Keywords

1 Introduction

The transport of molecular oxygen throughout the body is primarily realised by blood cells in the cardiovascular system [1]. The final destination of oxygen is the cytochrome c oxidase (COX), a protein embedded in the inner mitochondrial membrane, where oxygen is consumed in the energy conversion cycle. The binding site for oxygen is located at the center of the inner mitochondrial membrane [2]. Passive diffusive transport through several membranes, including the plasma membrane, is responsible for the last steps of oxygen from blood cells to the COX binding site. Cancer cells are known to show hypoxia which can fluctuate across the tumour cell, and tumour oxygenation can enhance radiation therapy of cancer cells [3]. Interestingly, nerve cell axons are surrounded by myelin, which is composed of stacked membrane bilayers containing large fractions of cholesterol, phospholipids, and glycolipids [4, 5]. Understanding the mechanisms of oxygen pathways from capillaries to tissue mitochondria is thus important for completely unraveling the physiological role of oxygen [6].

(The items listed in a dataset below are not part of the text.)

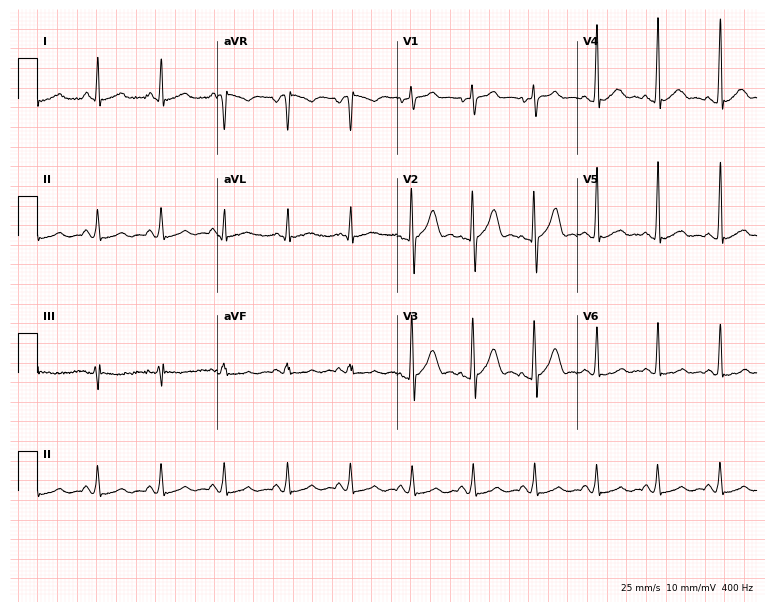
Resting 12-lead electrocardiogram. Patient: a 41-year-old male. Read as a normal ECG.
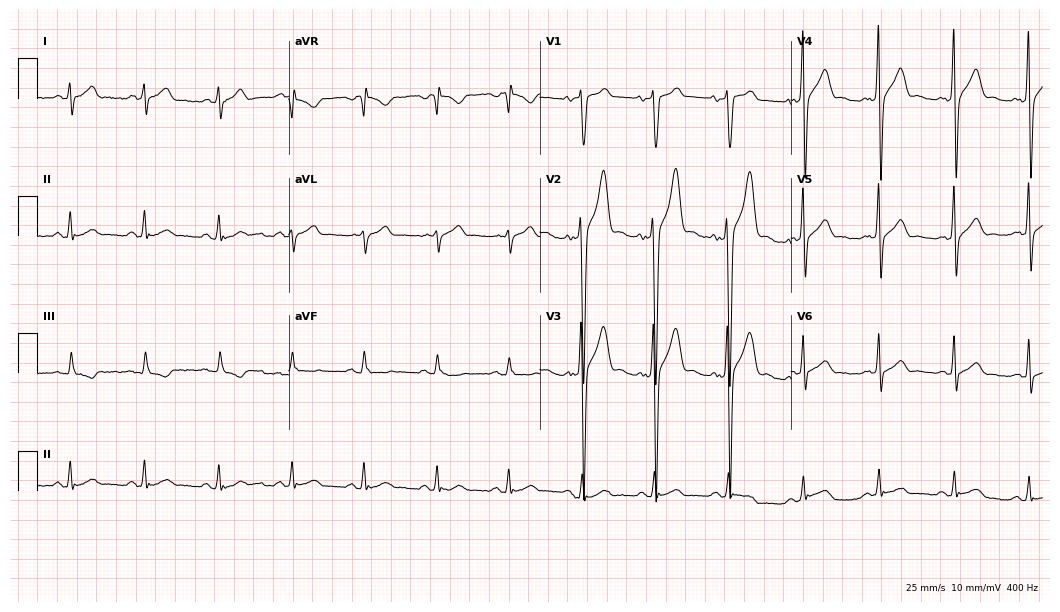
12-lead ECG (10.2-second recording at 400 Hz) from a male, 47 years old. Labelled as a normal ECG.
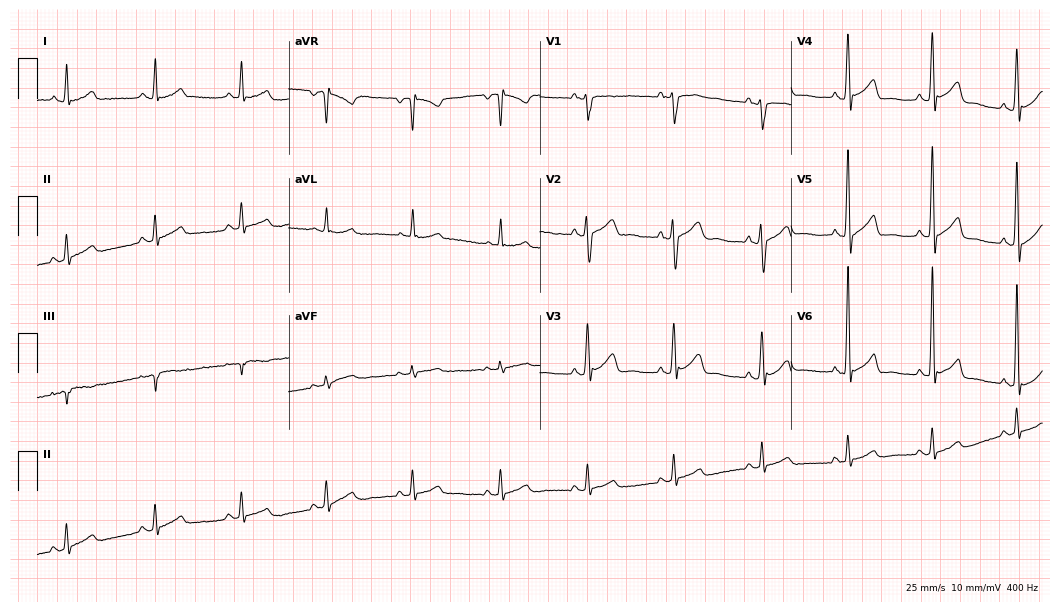
Standard 12-lead ECG recorded from a female, 51 years old. None of these six findings is recorded: first-degree AV block, right bundle branch block (RBBB), left bundle branch block (LBBB), sinus bradycardia, atrial fibrillation (AF), sinus tachycardia.
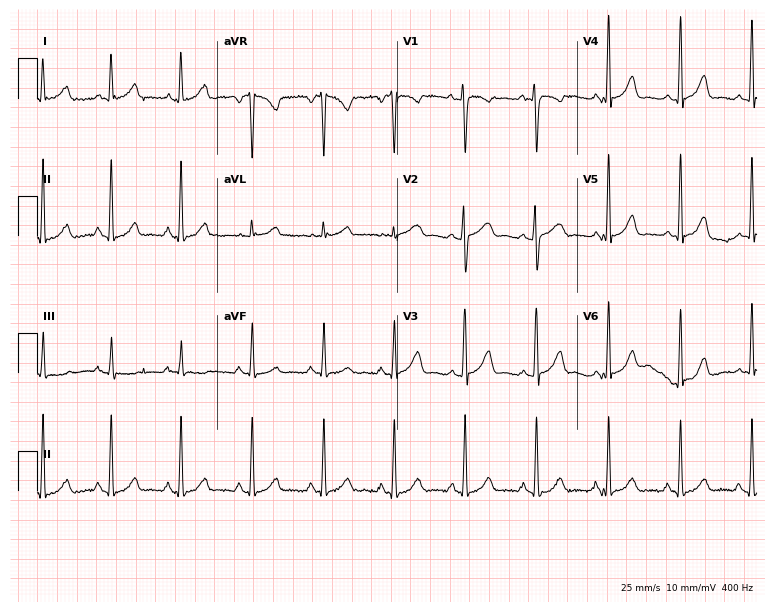
12-lead ECG from a 31-year-old female. Screened for six findings — first-degree AV block, right bundle branch block (RBBB), left bundle branch block (LBBB), sinus bradycardia, atrial fibrillation (AF), sinus tachycardia — none is recorded.
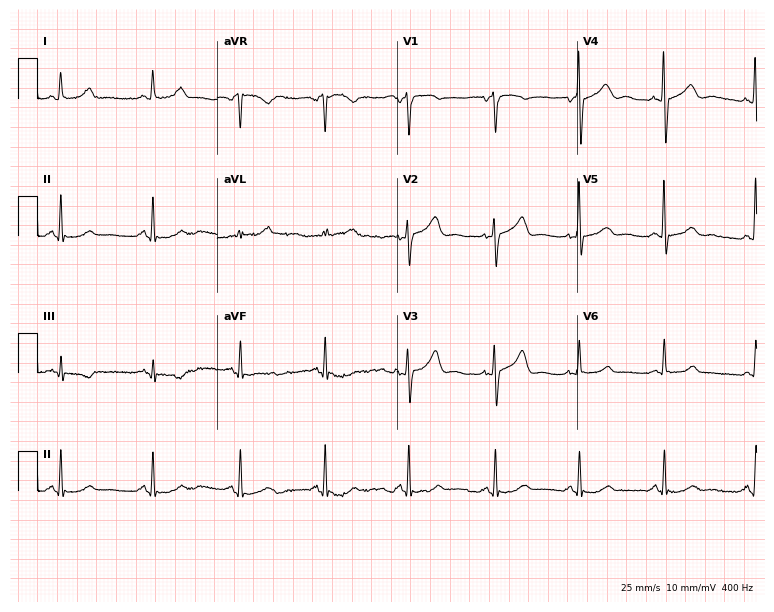
Resting 12-lead electrocardiogram (7.3-second recording at 400 Hz). Patient: a 66-year-old female. None of these six findings is recorded: first-degree AV block, right bundle branch block, left bundle branch block, sinus bradycardia, atrial fibrillation, sinus tachycardia. Only these six findings were labelled.
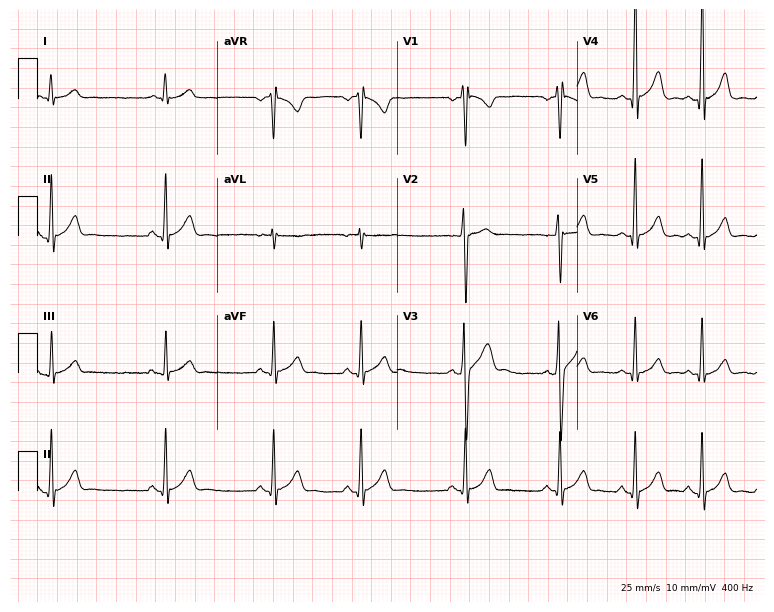
12-lead ECG from a 17-year-old male patient. Labelled as a normal ECG.
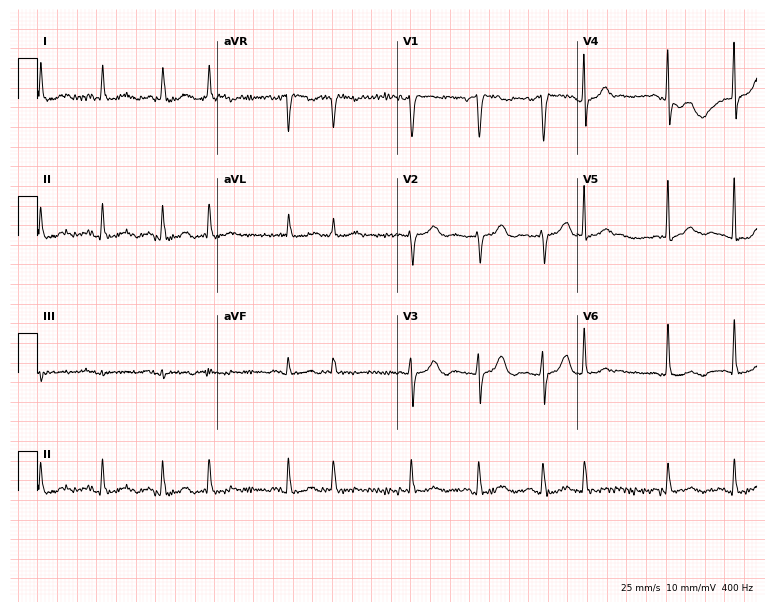
12-lead ECG (7.3-second recording at 400 Hz) from an 84-year-old woman. Screened for six findings — first-degree AV block, right bundle branch block, left bundle branch block, sinus bradycardia, atrial fibrillation, sinus tachycardia — none is recorded. Other findings, if any, are not listed.
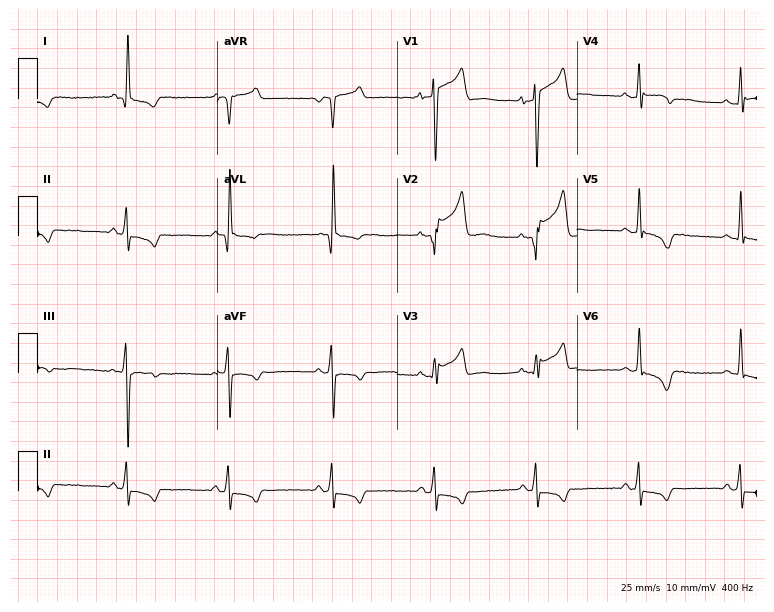
Resting 12-lead electrocardiogram. Patient: a male, 53 years old. None of these six findings is recorded: first-degree AV block, right bundle branch block, left bundle branch block, sinus bradycardia, atrial fibrillation, sinus tachycardia.
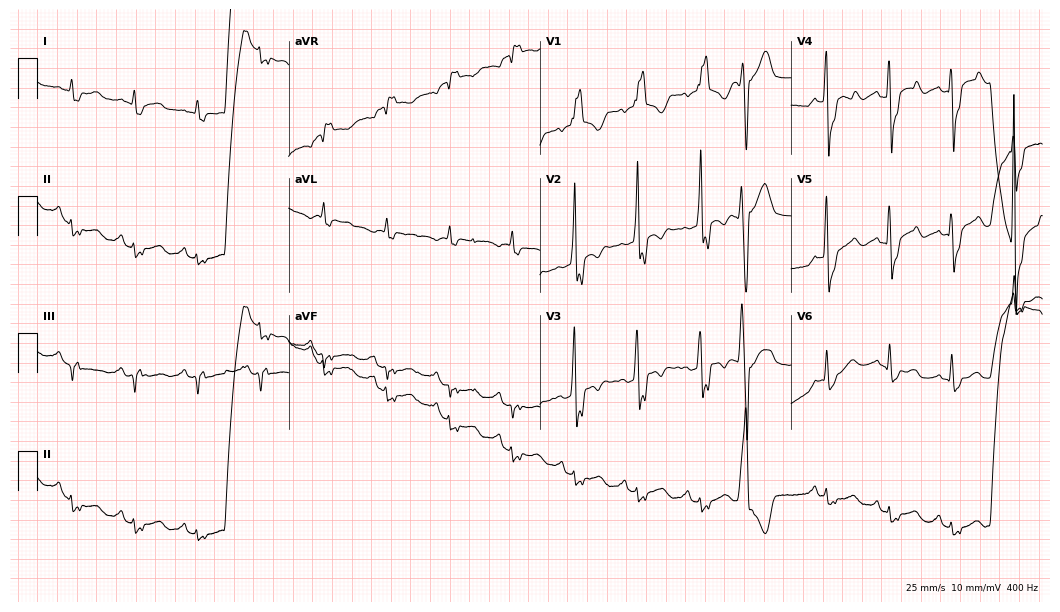
Standard 12-lead ECG recorded from a male, 83 years old (10.2-second recording at 400 Hz). The tracing shows right bundle branch block.
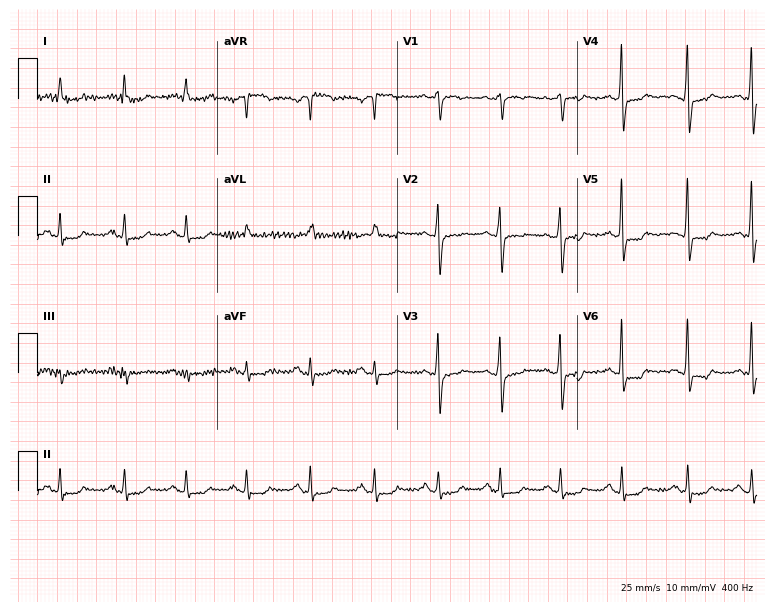
Electrocardiogram (7.3-second recording at 400 Hz), a 74-year-old female. Of the six screened findings (first-degree AV block, right bundle branch block, left bundle branch block, sinus bradycardia, atrial fibrillation, sinus tachycardia), none is recorded.
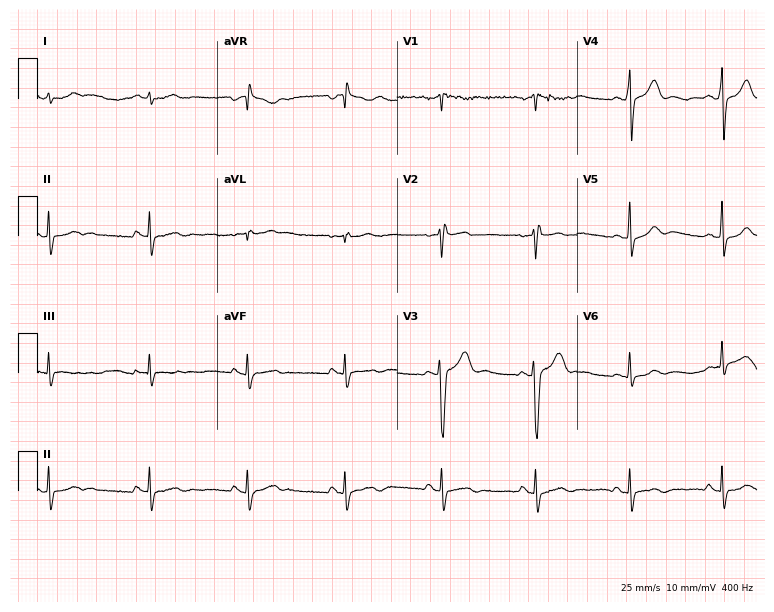
12-lead ECG from a male patient, 32 years old. Screened for six findings — first-degree AV block, right bundle branch block (RBBB), left bundle branch block (LBBB), sinus bradycardia, atrial fibrillation (AF), sinus tachycardia — none is recorded.
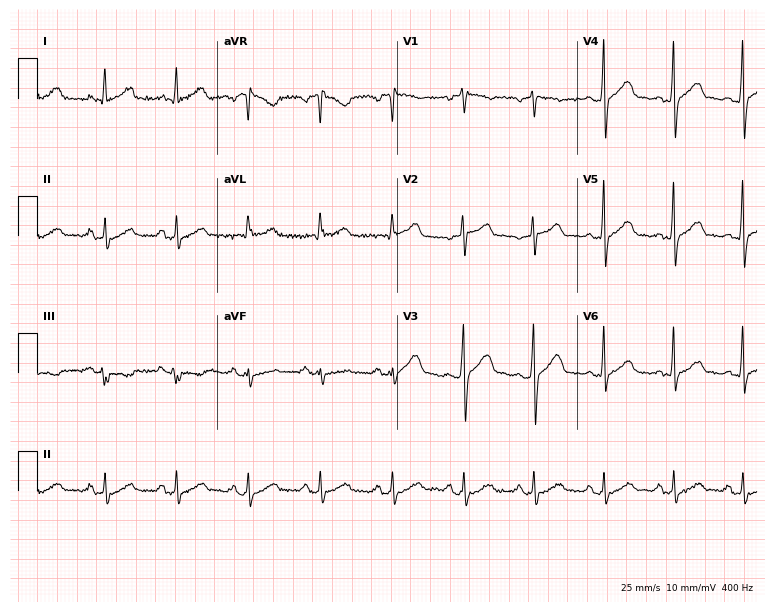
ECG — a 57-year-old male patient. Screened for six findings — first-degree AV block, right bundle branch block (RBBB), left bundle branch block (LBBB), sinus bradycardia, atrial fibrillation (AF), sinus tachycardia — none is recorded.
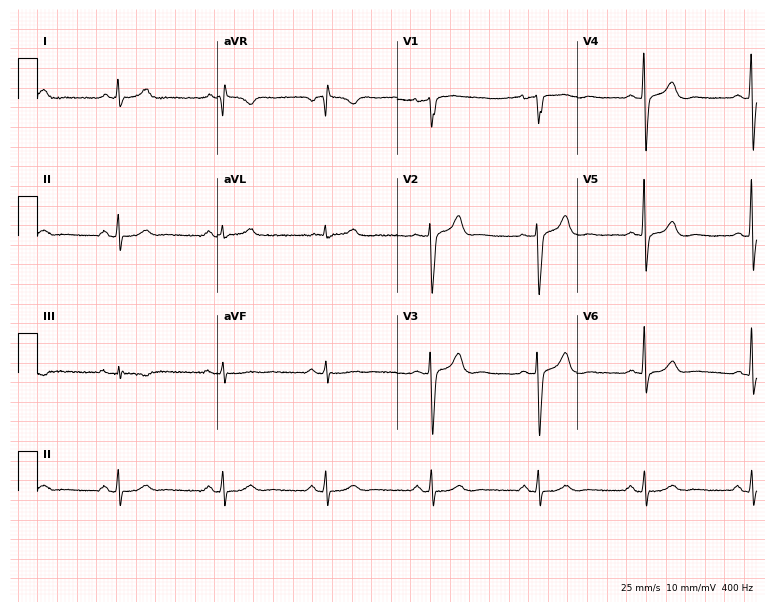
ECG (7.3-second recording at 400 Hz) — a 48-year-old man. Labelled as a normal ECG.
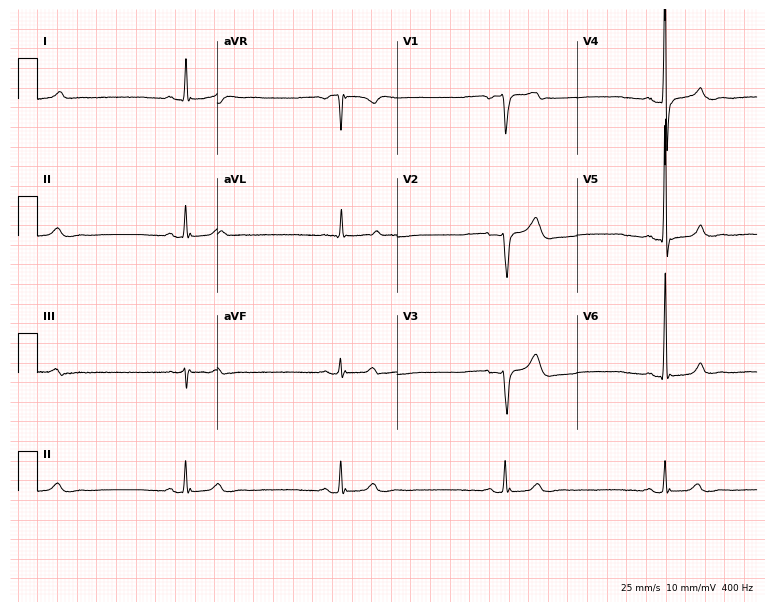
Standard 12-lead ECG recorded from a man, 50 years old (7.3-second recording at 400 Hz). None of these six findings is recorded: first-degree AV block, right bundle branch block, left bundle branch block, sinus bradycardia, atrial fibrillation, sinus tachycardia. Only these six findings were labelled.
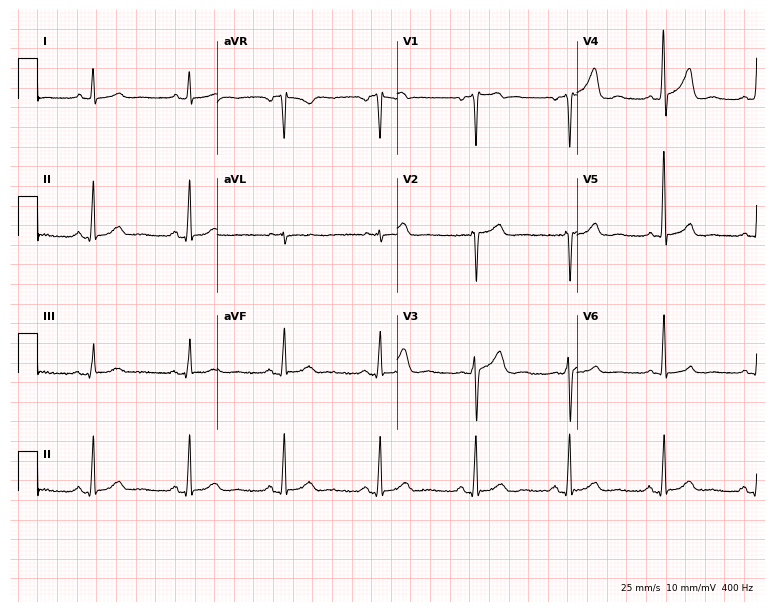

In this paper, a bottom-up approach will be used to study the role of membranes starting from the molecular scale. Phospholipid membranes form a barrier for oxygen, but the oxygen solubility in the phospholipid tail region is higher than in water, such that a high concentration of oxygen is found in the hydrophobic matrix [7, 8]. This high partitioning toward the membrane suggests that the omnipresence of phospholipid membranes provides the cell with an oxygen reservoir. Therefore, this paper wants to establish the view that a phospholipid membrane has a dual function: slowing oxygen transport, while also storing oxygen. Moreover, the inhomogeneity and anisotropy of the membrane facilitate oxygen transport in the interleaflet region of a lipid bilayer, compared to the transport orthogonal to the membrane surface [9]. The interleaflet space of bilayers can thus form a connected network of efficient diffusive pathways throughout the cell. The timely delivery of oxygen is especially important in the brain and the peripheral nervous system. This paper will in addition investigate how stacked membranes can serve as an oxygen reservoir in the nervous system, given a certain partial oxygen pressure.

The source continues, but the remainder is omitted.